Diversity of food systems, issues to tackle propel MFST sophomore
headshot of Lucy Nifong
Lucy Nifong, MFST sophomore.
Megan Dailey
June 23, 2021

Some of the greatest things about the University of Illinois Urbana-Champaign are the diverse people you meet and the variety of classes you can take. You might even find your classes challenge some of your previously held ideas and experiences.

Lucy Nifong is a sophomore in Metropolitan Food & Environmental Systems (MFST), a new major in the College of Agricultural, Consumer and Environmental Sciences (ACES). She grew up in Springfield, and says coming to ACES opened her to a new and diverse perspective of agriculture.

“I really enjoyed coming to ACES and seeing how much more diverse agriculture is compared to what I’ve perceived in my hometown, which is predominantly older white men and their families,” Nifong says.

Many of Nifong’s classes address issues – such as lack of diversity and climate change – directly, which both surprised and pleased Nifong. In her economics of food and environmental justice class taught by Amy Ando, for example, Nifong learned 90% of farmers are white and male. And she learned about United States Department of Agriculture (USDA) programs working to create policies that require the inclusion of more women and people of color in the industry.

“We look at the advantages of these policies and issues and how you have to weigh all of the components of these different solutions because you don't want to disadvantage current farmers, but you also want to incorporate new individuals into the industry,” Nifong explains.

Nifong recently declared a minor in International Development Economics and says she’s specifically interested in learning about the ways food systems function in other countries. She was accepted as a United Nations Food Systems Hero, which gives her platforms for spreading knowledge about sustainable food systems.

Also, Nifong helped launch the MFST Student Association (MFSTSA) with MFST director Megan Dailey, and three other MFST students. MFSTSA is a registered student organization for anyone interested in food systems.

“We want to communicate with members about volunteer opportunities like the Student Sustainable Farm and the Project 4 Less on campus, which donates to the Wesley food pantry,” Nifong says.

She hopes MFSTSTA will participate in Quad Day if COVID-19 permits. This is just one of the many things future MFST students can look forward to, and Nifong says students can craft their studies to fit what really interests them.

“Everyone here is really accommodating and friendly,” she says. “There's really a lot of room to customize your major and minor in your degree and fit it to your needs and what you want to learn about.”

This type of tailored experience allows students to get the most out of their time at ACES and feel well-prepared for their careers.
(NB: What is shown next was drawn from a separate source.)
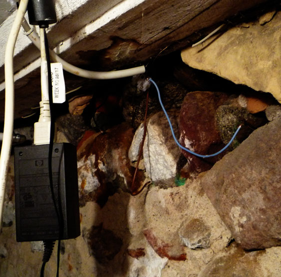 Elektroosmose: Katode er bredt ud, at opnå eletrisk forbindelse til det tøre træ. Omkring Katode er tør og stor kontaktflad påkrævet.

Nifong, for example, wants to be an intern at the USDA or another type of large policy group and is interested in international work.

“I have an uncle who works for the International Women's Federation in D.C., and he constantly travels internationally, so I've been exposed to that and I really like that idea,” Nifong says. “I'm hoping to learn more about how international economies can work together and solve big food systems issues.”

Nifong has big plans, but she’s already accomplished a lot in her first year at U of I. In January, she was accepted to serve on the Student Sustainability Committee on campus, which directs funds from student fees to different campus groups that can apply for sustainability-related funding.

“I'm a communications project lead within the group as well as a voting member, and one of the things we've been working on is aligning ourselves with the Student Sustainable Farm to help them collaborate with university dining to ensure it is supporting the farm and continuing to purchase local foods,” she says.

This is just the beginning of Nifong’s college career, and everything she is doing future students can explore as well. Nifong assures future MFST students they will have a great college experience at ACES.

“I really enjoy everyone at MFST,” Nifong says. “For any prospective students, I think it’s a great opportunity.”